**PROMPT**. For this exercise, copy the data exactly and omit any images.

**INPUT RECORDS**.
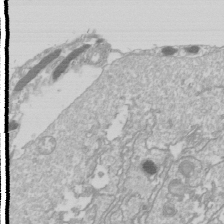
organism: Drosophila
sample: Cell division; meiosis; drosophila spermatocytes
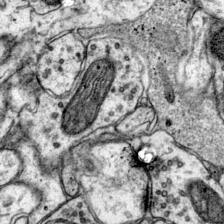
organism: Mouse
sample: Primary visual cortex
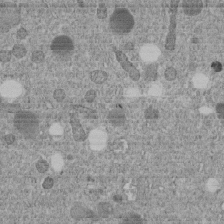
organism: C. elegans
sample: C. elegans embryo early stage
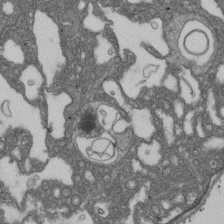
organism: Drosophila
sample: Nephrocyte
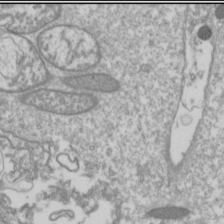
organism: Drosophila
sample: Cell division; meiosis; drosophila spermatocytes
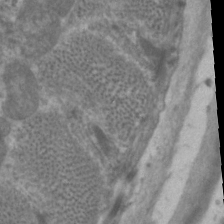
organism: C. elegans
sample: Pharynx
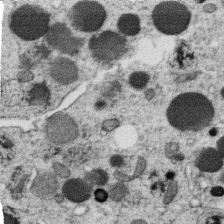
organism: C. elegans
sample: C. elegans oocyte; sperm cells
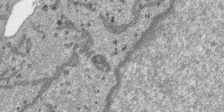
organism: Human
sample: Lung epithelial cells infected with SARS-CoV-2
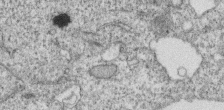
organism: Human
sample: HeLa cell HIV synapse
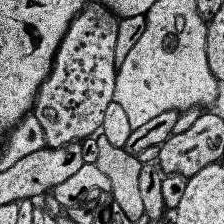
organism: Human
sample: Temporal Lobe
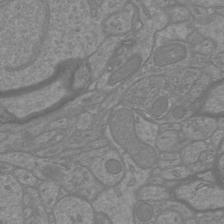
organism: Mouse
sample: Cortical neurons
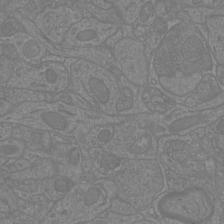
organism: Mouse
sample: Cortical neurons
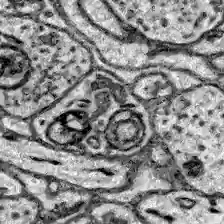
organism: Zebrafish
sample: Brain
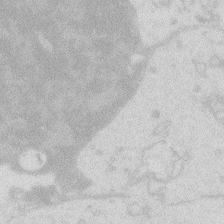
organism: Zebrafish
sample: Macrophage
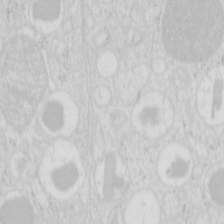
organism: Mouse
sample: Pancreas
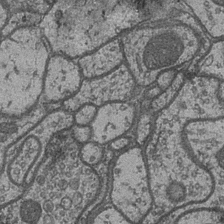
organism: Drosophila
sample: Optic medulla
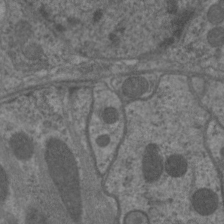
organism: C. elegans
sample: Pharynx
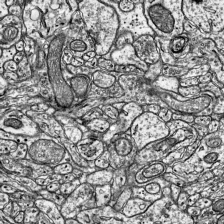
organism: Mouse
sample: Visual Cortex
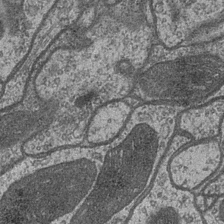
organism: Drosophila
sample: Optic medulla
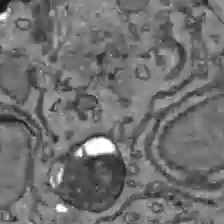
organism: C57BL Mouse
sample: Liver
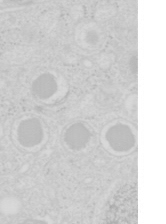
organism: Mouse
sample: Pancreas
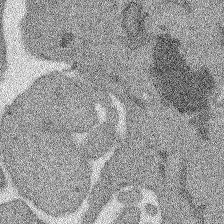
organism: Human
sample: HeLa cells
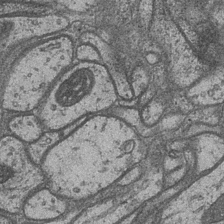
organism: Drosophila
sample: Optic medulla
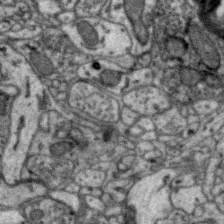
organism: Zebra finch
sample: Brain
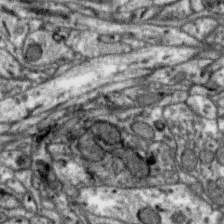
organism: Zebra finch
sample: Brain
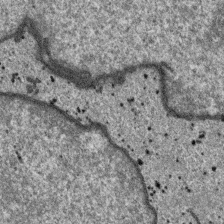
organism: Human
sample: Lung epithelial cells, uninfected (mock) control
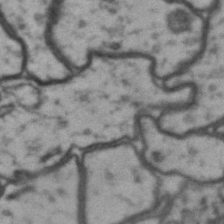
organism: Drosophila
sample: Brain
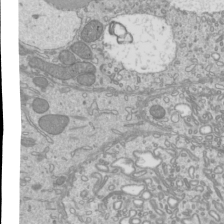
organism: Mouse
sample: Cilia; mouse epididymis
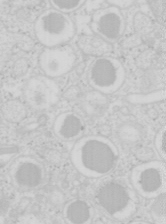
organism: Mouse
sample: Pancreas
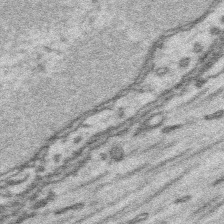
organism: Platynereis dumerilii
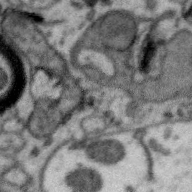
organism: Zebra finch
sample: Brain
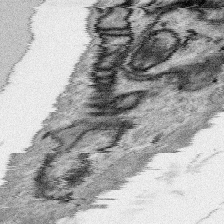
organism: Human
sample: HeLa cells
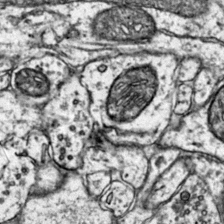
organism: Mouse
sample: Primary visual cortex
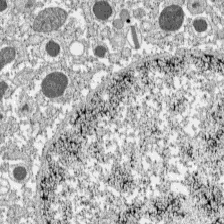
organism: C57BL Mouse
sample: Pancreatic islet
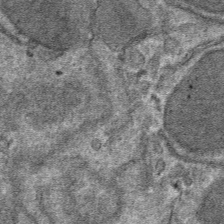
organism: Mouse
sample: Mouse hepatocytes
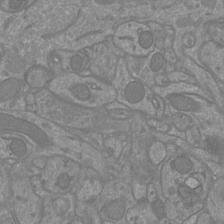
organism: Mouse
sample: Cortical neurons
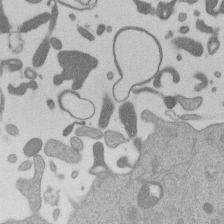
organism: Mouse
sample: Dividing mouse embryo 1 cell stage
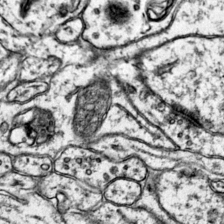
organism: Mouse
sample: Primary visual cortex
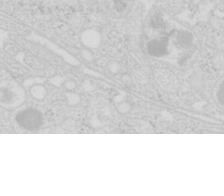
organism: Mouse
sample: Pancreas

**WRITTEN ANSWER**.
organism: Drosophila
sample: Cell division; meiosis; drosophila spermatocytes
organism: Mouse
sample: Primary visual cortex
organism: C. elegans
sample: C. elegans embryo early stage
organism: Drosophila
sample: Nephrocyte
organism: Drosophila
sample: Cell division; meiosis; drosophila spermatocytes
organism: C. elegans
sample: Pharynx
organism: C. elegans
sample: C. elegans oocyte; sperm cells
organism: Human
sample: Lung epithelial cells infected with SARS-CoV-2
organism: Human
sample: HeLa cell HIV synapse
organism: Human
sample: Temporal Lobe
organism: Mouse
sample: Cortical neurons
organism: Mouse
sample: Cortical neurons
organism: Zebrafish
sample: Brain
organism: Zebrafish
sample: Macrophage
organism: Mouse
sample: Pancreas
organism: Drosophila
sample: Optic medulla
organism: C. elegans
sample: Pharynx
organism: Mouse
sample: Visual Cortex
organism: Drosophila
sample: Optic medulla
organism: C57BL Mouse
sample: Liver
organism: Mouse
sample: Pancreas
organism: Human
sample: HeLa cells
organism: Drosophila
sample: Optic medulla
organism: Zebra finch
sample: Brain
organism: Zebra finch
sample: Brain
organism: Human
sample: Lung epithelial cells, uninfected (mock) control
organism: Drosophila
sample: Brain
organism: Mouse
sample: Cilia; mouse epididymis
organism: Mouse
sample: Pancreas
organism: Platynereis dumerilii
organism: Zebra finch
sample: Brain
organism: Human
sample: HeLa cells
organism: Mouse
sample: Primary visual cortex
organism: C57BL Mouse
sample: Pancreatic islet
organism: Mouse
sample: Mouse hepatocytes
organism: Mouse
sample: Cortical neurons
organism: Mouse
sample: Dividing mouse embryo 1 cell stage
organism: Mouse
sample: Primary visual cortex
organism: Mouse
sample: Pancreas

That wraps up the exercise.